» **EXERCISE DETAILS**: Drop all images and give the records again exactly.

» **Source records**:
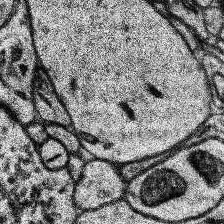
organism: Human
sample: Temporal Lobe
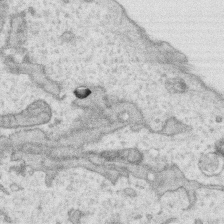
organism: Human
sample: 1205lu cells
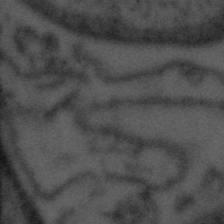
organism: Tuwongella immobilis
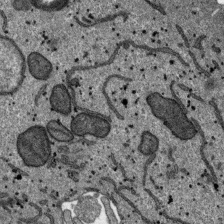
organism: Human
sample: Lung epithelial cells, uninfected (mock) control
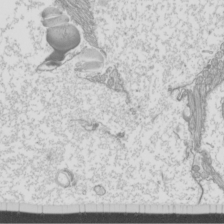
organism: Mouse
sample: Cilia; mouse epididymis
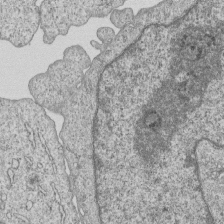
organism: Human
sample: MDA-MB-231 cells
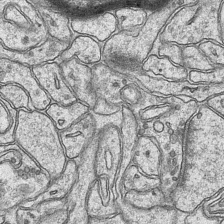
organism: Mouse
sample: CA1 Hippocampus
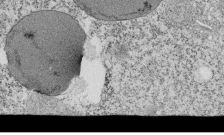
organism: Tetrahymena
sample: Cilia in tetrahymena
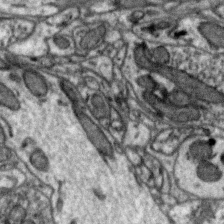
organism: Zebra finch
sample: Brain
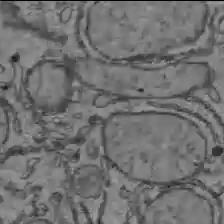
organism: C57BL Mouse
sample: Liver
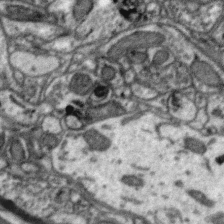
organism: Zebra finch
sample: Brain
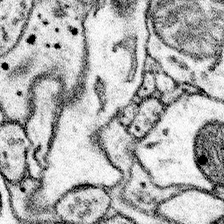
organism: Mouse
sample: Somatosensory cortex neuropil
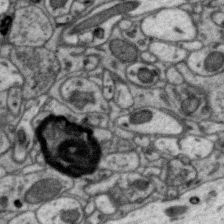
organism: Zebra finch
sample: Brain
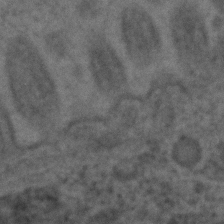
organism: C. elegans
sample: C. elegans embryo
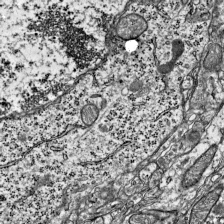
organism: Mouse
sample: Visual Cortex
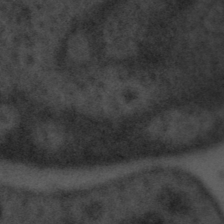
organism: Tuwongella immobilis
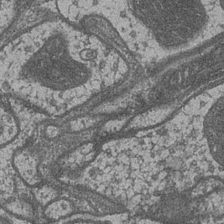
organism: Drosophila
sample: Optic medulla
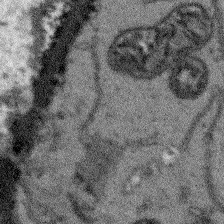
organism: Arabidopsis thaliana
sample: Root tip
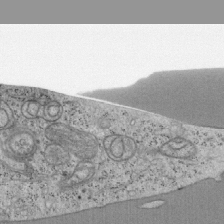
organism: Human
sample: HeLa cells
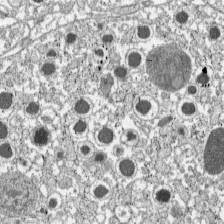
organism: C57BL Mouse
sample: Pancreatic islet
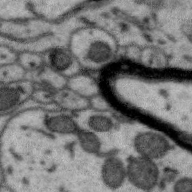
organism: Zebra finch
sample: Brain
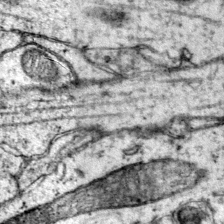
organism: Mouse
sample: Primary visual cortex
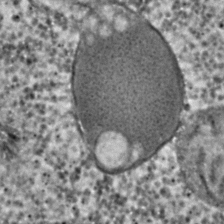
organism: C. elegans
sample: C. elegans embryo
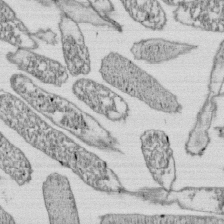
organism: E. coli
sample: Bacterial nucleoid
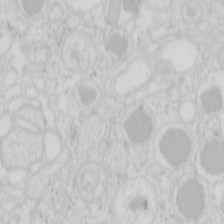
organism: Mouse
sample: Pancreas
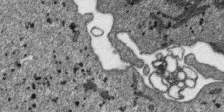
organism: Human
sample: Lung epithelial cells infected with SARS-CoV-2
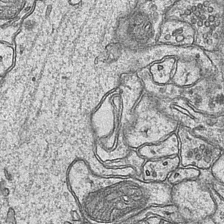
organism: Mouse
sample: CA1 Hippocampus
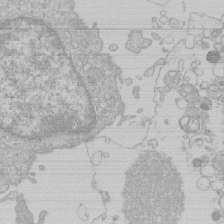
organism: Human
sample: Macrophage cells
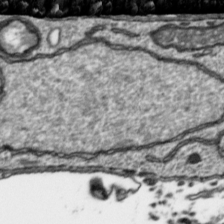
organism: Toxoplasma gondii
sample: Parasites in a vacuole inside a host cell
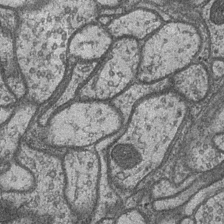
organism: Drosophila
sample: Optic medulla
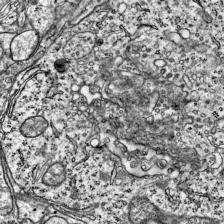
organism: Mouse
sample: Visual Cortex
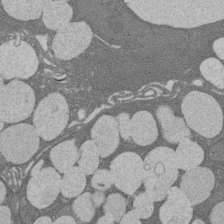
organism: Rat
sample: Salivary granule
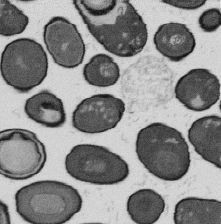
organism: B. subtilis
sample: Bacterial spore
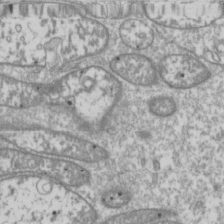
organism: Drosophila
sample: Cell division; meiosis; drosophila spermatocytes
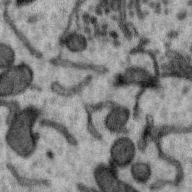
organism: Zebra finch
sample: Brain
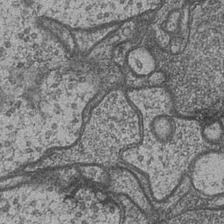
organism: Drosophila
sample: Optic medulla
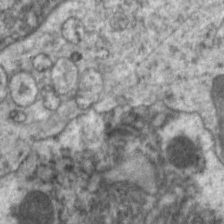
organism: C. elegans
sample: Pharynx
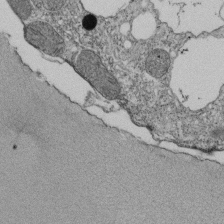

» **RESPONSE BELOW**:
organism: Human
sample: Temporal Lobe
organism: Human
sample: 1205lu cells
organism: Tuwongella immobilis
organism: Human
sample: Lung epithelial cells, uninfected (mock) control
organism: Mouse
sample: Cilia; mouse epididymis
organism: Human
sample: MDA-MB-231 cells
organism: Mouse
sample: CA1 Hippocampus
organism: Tetrahymena
sample: Cilia in tetrahymena
organism: Zebra finch
sample: Brain
organism: C57BL Mouse
sample: Liver
organism: Zebra finch
sample: Brain
organism: Mouse
sample: Somatosensory cortex neuropil
organism: Zebra finch
sample: Brain
organism: C. elegans
sample: C. elegans embryo
organism: Mouse
sample: Visual Cortex
organism: Tuwongella immobilis
organism: Drosophila
sample: Optic medulla
organism: Arabidopsis thaliana
sample: Root tip
organism: Human
sample: HeLa cells
organism: C57BL Mouse
sample: Pancreatic islet
organism: Zebra finch
sample: Brain
organism: Mouse
sample: Primary visual cortex
organism: C. elegans
sample: C. elegans embryo
organism: E. coli
sample: Bacterial nucleoid
organism: Mouse
sample: Pancreas
organism: Human
sample: Lung epithelial cells infected with SARS-CoV-2
organism: Mouse
sample: CA1 Hippocampus
organism: Human
sample: Macrophage cells
organism: Toxoplasma gondii
sample: Parasites in a vacuole inside a host cell
organism: Drosophila
sample: Optic medulla
organism: Mouse
sample: Visual Cortex
organism: Rat
sample: Salivary granule
organism: B. subtilis
sample: Bacterial spore
organism: Drosophila
sample: Cell division; meiosis; drosophila spermatocytes
organism: Zebra finch
sample: Brain
organism: Drosophila
sample: Optic medulla
organism: C. elegans
sample: Pharynx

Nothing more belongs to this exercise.